Comment Re:Huh? (Score 1) 321

> When a stock broker's trading floor system goes down, the loss is
> measured in millions of dollars per second

Ksplice does not protect you from servers going down.

> Downtime is just not acceptable under some circumstances.

Still - ksplice does not make your servers highly avialable or fault tolerant. It just allows you to patch the server without rebooting.

Any decently designed HA or FT system should have such things like service reboots implemented by design since it is natural and obvious that you will need to reboot some nodes sometimes. Usually it is reffered to as maintanance or planned downtime - it is quite other thing that an unplanned downtime or disaster recovery - ksplice does not deal with that.

Comment What is the use of such service? (Score 2, Insightful) 321

I don't really personally see any use of such service. If you need FT or HA system you need to design it as such from ground up. In this case paying 4 bucks just solves some problems with rebooting after kernel upgrade. I dont have problem with that. I just reboot in next service window.
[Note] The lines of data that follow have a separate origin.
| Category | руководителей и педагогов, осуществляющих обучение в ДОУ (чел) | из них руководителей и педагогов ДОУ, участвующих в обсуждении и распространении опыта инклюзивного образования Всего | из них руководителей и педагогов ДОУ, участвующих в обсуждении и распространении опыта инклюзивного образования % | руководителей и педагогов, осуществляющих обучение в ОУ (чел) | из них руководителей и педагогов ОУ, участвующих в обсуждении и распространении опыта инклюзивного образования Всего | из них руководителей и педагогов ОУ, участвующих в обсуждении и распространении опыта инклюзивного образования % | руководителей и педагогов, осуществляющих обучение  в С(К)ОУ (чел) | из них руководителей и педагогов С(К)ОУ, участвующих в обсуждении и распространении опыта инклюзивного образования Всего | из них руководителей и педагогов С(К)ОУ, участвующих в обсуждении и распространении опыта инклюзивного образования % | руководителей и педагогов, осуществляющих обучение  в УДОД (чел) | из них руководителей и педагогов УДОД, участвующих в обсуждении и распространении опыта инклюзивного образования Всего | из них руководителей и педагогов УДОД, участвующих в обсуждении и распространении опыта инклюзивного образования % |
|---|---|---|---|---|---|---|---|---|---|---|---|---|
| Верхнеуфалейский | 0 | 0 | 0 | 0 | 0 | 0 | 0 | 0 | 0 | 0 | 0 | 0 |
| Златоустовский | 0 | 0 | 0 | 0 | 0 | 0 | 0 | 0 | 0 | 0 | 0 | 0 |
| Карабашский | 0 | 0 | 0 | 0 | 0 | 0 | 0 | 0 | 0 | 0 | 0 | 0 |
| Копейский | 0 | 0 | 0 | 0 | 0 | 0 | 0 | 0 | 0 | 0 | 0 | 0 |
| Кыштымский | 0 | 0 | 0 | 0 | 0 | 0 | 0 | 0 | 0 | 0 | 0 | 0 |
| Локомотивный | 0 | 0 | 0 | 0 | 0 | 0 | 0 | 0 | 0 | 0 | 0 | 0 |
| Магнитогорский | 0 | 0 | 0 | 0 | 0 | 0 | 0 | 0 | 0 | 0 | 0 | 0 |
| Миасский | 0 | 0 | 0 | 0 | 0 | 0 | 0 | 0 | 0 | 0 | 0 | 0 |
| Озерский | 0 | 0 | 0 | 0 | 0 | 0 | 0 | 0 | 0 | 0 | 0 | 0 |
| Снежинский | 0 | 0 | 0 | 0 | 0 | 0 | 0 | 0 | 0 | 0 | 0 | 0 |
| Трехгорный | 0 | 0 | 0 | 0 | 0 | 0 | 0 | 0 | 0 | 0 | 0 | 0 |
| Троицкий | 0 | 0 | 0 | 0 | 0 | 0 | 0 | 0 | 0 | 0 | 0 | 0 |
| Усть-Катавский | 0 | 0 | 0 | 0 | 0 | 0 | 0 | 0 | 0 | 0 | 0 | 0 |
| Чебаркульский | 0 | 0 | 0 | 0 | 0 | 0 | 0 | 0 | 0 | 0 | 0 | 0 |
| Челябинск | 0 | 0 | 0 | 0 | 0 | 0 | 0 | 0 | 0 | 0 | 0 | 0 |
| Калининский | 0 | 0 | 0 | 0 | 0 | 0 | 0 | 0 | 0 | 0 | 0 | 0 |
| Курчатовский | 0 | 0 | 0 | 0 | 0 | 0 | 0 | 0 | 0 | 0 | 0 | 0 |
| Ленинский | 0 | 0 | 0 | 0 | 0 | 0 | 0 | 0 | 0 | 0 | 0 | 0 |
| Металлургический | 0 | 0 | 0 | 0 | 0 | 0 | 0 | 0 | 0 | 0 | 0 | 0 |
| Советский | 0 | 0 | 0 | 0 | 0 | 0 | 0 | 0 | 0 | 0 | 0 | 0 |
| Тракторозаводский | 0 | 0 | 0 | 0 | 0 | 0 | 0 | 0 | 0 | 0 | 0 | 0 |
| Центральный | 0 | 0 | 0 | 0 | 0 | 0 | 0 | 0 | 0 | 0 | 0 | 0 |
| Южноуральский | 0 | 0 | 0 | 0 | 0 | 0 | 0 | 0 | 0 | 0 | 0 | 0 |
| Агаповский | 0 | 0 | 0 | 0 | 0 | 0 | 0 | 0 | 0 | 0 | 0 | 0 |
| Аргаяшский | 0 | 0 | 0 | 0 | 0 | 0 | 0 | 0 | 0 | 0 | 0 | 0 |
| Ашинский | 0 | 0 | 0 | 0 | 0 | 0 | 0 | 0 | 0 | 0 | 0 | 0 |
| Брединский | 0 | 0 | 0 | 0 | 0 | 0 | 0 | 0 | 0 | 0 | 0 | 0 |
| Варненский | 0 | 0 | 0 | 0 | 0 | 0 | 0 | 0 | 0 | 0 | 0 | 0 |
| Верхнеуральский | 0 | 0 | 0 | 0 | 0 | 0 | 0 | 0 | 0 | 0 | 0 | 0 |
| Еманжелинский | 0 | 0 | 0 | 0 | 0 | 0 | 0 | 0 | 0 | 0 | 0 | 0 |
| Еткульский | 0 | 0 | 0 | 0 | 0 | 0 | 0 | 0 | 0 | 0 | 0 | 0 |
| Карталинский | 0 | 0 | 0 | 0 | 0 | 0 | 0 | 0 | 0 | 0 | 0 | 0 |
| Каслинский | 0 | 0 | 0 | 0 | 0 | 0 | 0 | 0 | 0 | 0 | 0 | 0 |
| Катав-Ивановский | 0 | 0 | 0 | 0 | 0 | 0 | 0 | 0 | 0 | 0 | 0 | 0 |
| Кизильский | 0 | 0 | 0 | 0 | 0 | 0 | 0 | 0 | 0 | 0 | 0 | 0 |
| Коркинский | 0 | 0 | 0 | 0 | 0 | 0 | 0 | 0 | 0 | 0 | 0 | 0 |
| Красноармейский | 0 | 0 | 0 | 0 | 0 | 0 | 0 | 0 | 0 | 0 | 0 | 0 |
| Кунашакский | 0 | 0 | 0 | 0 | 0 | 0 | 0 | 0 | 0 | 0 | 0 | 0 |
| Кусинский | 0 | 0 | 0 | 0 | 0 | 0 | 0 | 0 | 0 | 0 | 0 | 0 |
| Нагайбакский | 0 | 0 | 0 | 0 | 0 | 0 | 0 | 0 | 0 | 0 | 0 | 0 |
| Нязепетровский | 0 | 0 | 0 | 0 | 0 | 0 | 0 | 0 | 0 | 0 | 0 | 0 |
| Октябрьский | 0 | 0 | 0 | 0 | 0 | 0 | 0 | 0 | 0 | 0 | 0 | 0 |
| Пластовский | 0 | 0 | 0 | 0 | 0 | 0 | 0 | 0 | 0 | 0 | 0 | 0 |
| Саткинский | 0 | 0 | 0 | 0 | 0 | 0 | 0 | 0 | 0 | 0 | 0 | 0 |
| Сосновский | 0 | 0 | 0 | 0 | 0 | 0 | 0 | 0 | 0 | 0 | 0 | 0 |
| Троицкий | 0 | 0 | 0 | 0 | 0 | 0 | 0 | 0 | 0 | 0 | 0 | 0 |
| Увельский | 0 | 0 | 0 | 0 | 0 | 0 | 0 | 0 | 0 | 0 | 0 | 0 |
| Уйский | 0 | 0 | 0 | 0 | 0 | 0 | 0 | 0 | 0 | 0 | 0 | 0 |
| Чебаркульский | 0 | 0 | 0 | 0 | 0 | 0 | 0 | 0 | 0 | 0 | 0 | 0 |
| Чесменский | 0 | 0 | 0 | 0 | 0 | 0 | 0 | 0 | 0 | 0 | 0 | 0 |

In normal situation mission critical systems have some sort of redundancy not only to cope with planned service reboots but with other unplanned disasters. So usually you have a N+1 redundant cluster in which you can reboot the servers using some procedure that was worked out while DESIGNING the system. Also I see quite few security issues with patching the kernel this way. In mission critical services you usually do test everything before rolling it out to the systems so using such feature just makes things more complicated (that just simply reboot the machine with my current procedures).

I cannot find anything about security details on their webpage. They state "Ksplice Uptrack uses cryptography to authenticate the update feed.". So what? Fedora also used cryptography and once their servers got rooted the whole chain collapsed. So if I was to use their service I wish to know how exactly their security is implemented since I would be getting kernel patches (quite critical stuff) from them. At least with RHEL I know a about their security procedures (quite rigorious). From support point of view. Does f.e. Red Hat or Oracle support systems patched this way?
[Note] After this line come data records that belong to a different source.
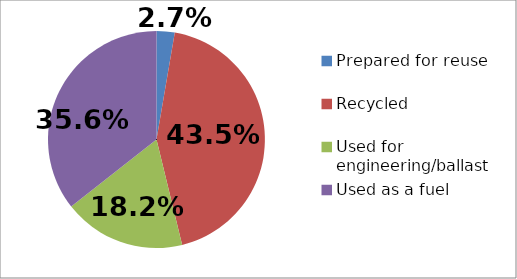
| Category | Series 0 |
|---|---|
| Prepared for reuse | 0.027 |
| Recycled | 0.435 |
| Used for engineering/ballast | 0.182 |
| Used as a fuel | 0.356 |

It is a nice feature but IMO not suitable for enterprises yet.

Comment Does anybody even use Bing knowingly? (Score 1) 101

At launch of Bing I have used it to test it and I haven't found any feature that would break my addition to Google. Even if Bing was as good as Google it is still different and requires me to learn a new tool. The only reason I would have learnt a new tool would be if it was any better - but it is not. At least in my opinion.
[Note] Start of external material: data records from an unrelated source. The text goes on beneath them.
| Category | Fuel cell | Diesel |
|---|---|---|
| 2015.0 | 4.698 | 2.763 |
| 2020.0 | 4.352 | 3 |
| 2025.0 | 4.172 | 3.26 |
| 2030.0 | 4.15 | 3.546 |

So my question is - does anybody even use Bing? Recently I recall that I have used Bing only when I gived the search box at MSFT KB/Support pages (which use Bing) and it just failed for simple queries like "download something-microsoftish". Google is much better even when searching MSFT sites.

Yes and I know that Google != privacy. But I can cope with that if it works OK.

Comment I can't agreee (Score 1) 460

> Any admin worth their pay can run rings around a net-blocker.

What Admin? Oracle admin? AIX admin? SharePoint admin? SAP admin? There is a lot of different types of admins now and what makes them worth their pay is that they help you run your business and earn money. The ability to run rings around a net-blocker is not something you put on your resume.

Also in well implemented network it is not as easy to run around it *undetected*.

Also by doing so you are clearly breaking the rules that your supervisor set for you - what for? So they can fire you easly if they wish? Mobile broadband internet is like 10 bucks a month (at least here in Poland). Just get your own netbook or laptop and use it for unauthorized Internet access.

Comment Re:I use it (Score 2, Interesting) 263

Where is logic in that?

Two facts:
- you use SPF for own domains
- your shool's Zimbra installation scores mails from your domains as spam

Based on above facts how have you come to conclusion that SPF doesn't work in general? The fact that your school's Zimbra scores your mail as spam is just a single cases and most probably not related to SPF in general.

Have you looked at headers of these message marked as spam? Have you contacted the postmaster?